──────── Records for the exercise ────────

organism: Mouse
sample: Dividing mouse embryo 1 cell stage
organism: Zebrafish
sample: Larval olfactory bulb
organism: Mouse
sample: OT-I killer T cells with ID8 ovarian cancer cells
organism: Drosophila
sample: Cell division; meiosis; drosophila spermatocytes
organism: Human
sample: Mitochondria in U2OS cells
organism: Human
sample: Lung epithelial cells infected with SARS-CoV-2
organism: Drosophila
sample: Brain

────────
──────── Records for the exercise ────────

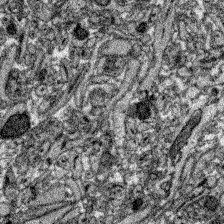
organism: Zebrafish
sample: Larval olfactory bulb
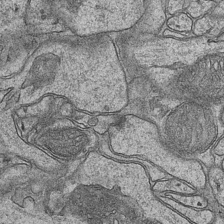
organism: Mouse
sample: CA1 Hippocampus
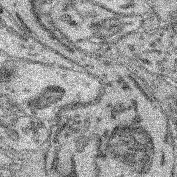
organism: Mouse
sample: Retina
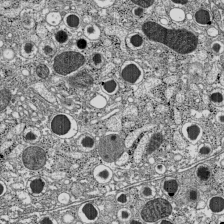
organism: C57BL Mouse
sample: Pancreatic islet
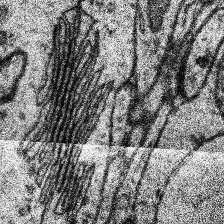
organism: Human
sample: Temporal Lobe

────────

#### Directions:
Taking the entries above, write out exactly each line from the one holding "sample: Cell division;" to the one holding "sample: Brain", both included, and stop there.

#### Answer to this task:
sample: Cell division; meiosis; drosophila spermatocytes
organism: Human
sample: Mitochondria in U2OS cells
organism: Human
sample: Lung epithelial cells infected with SARS-CoV-2
organism: Drosophila
sample: Brain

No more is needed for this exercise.